* _Problem_:
Would you give the listing back word for word once its pictures are removed?

* _Source data_:

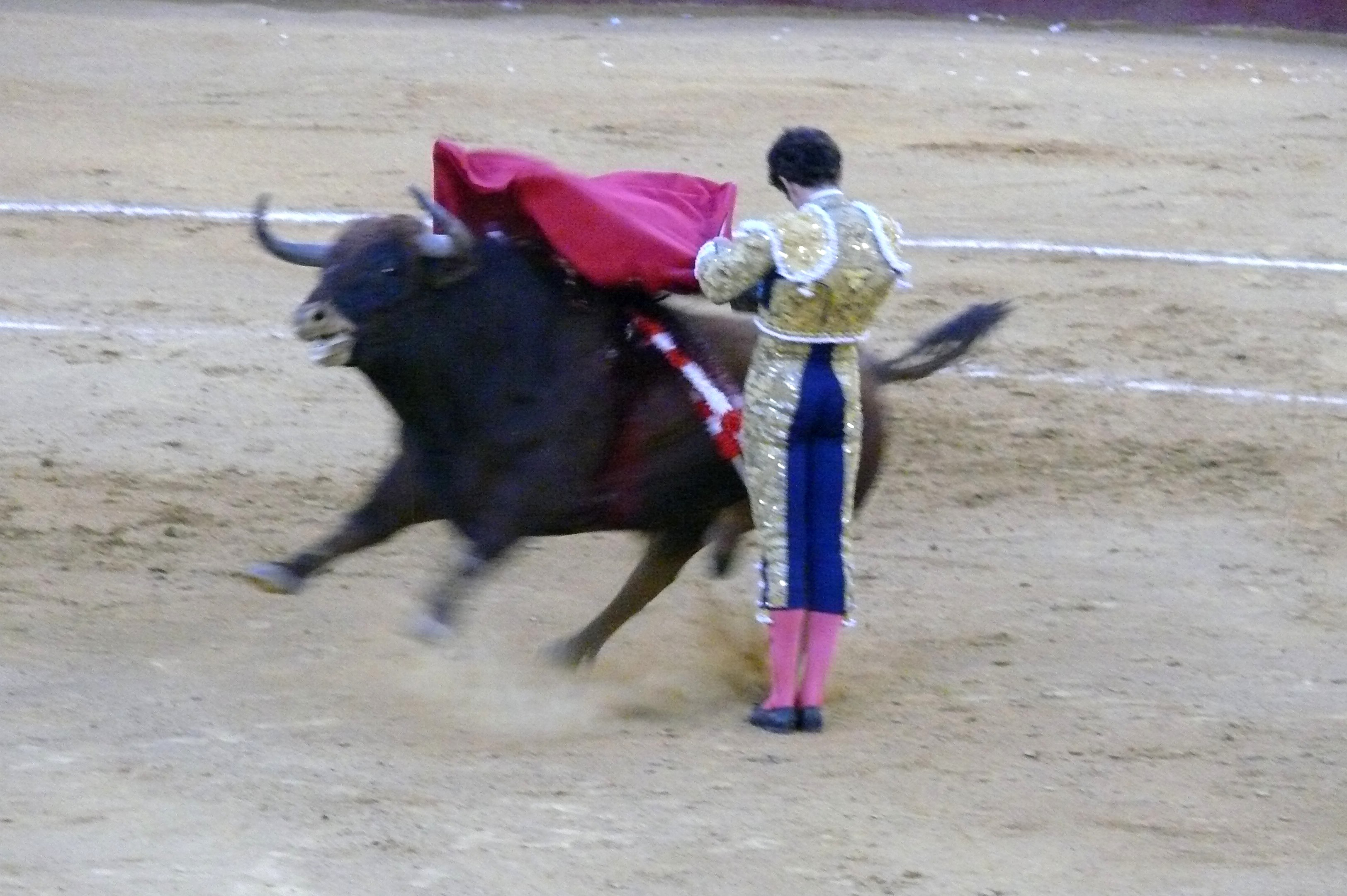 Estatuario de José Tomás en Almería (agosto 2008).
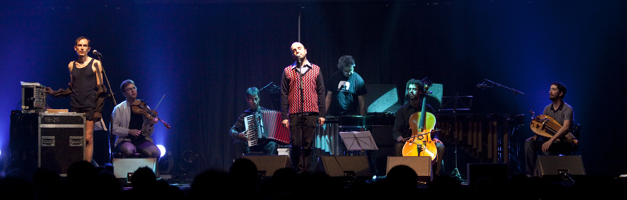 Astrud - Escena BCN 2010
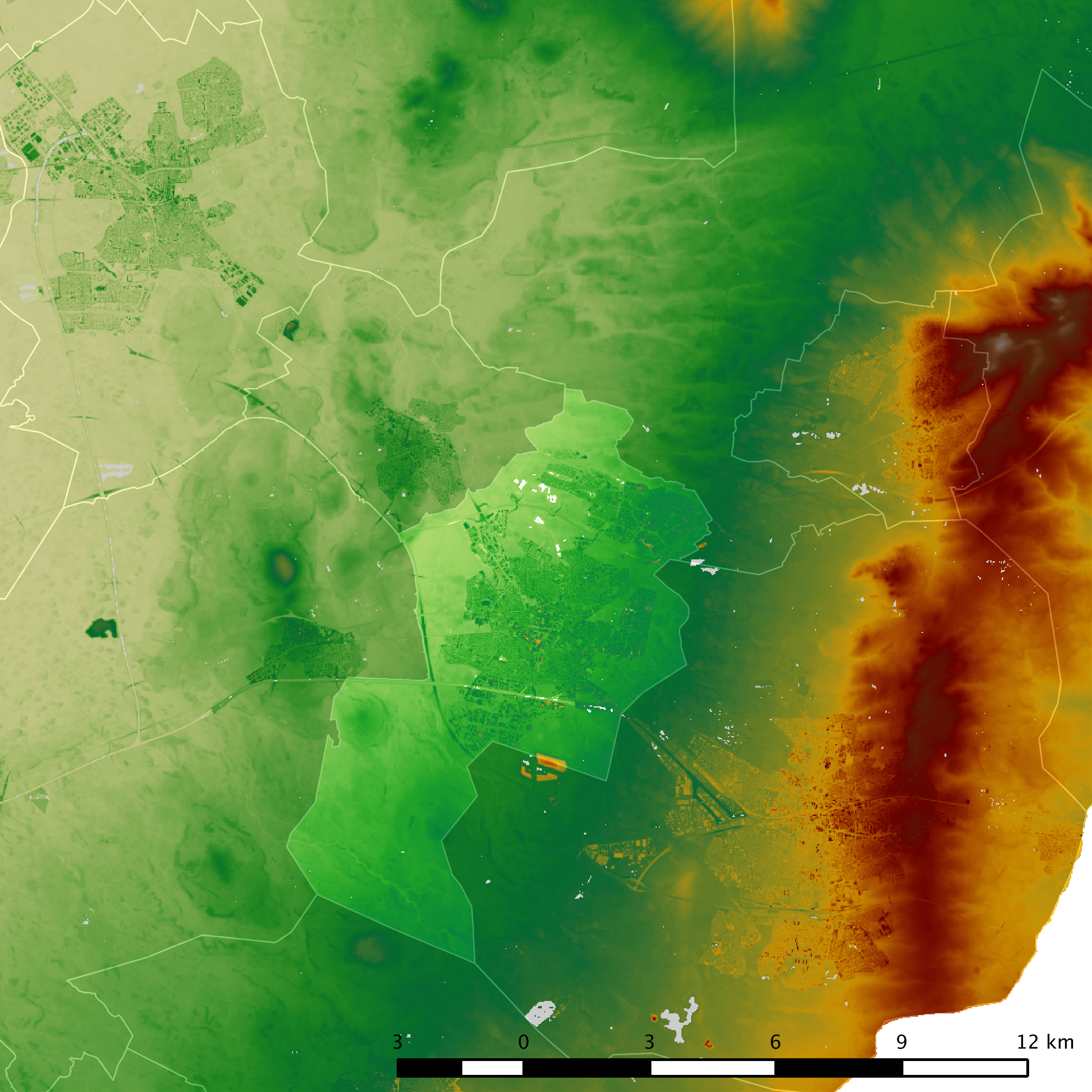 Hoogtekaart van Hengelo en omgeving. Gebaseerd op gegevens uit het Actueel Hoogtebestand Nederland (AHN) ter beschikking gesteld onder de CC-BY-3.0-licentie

* _Response for this exercise_:
 Estatuario de José Tomás en Almería (agosto 2008).
 Astrud - Escena BCN 2010
 Hoogtekaart van Hengelo en omgeving. Gebaseerd op gegevens uit het Actueel Hoogtebestand Nederland (AHN) ter beschikking gesteld onder de CC-BY-3.0-licentie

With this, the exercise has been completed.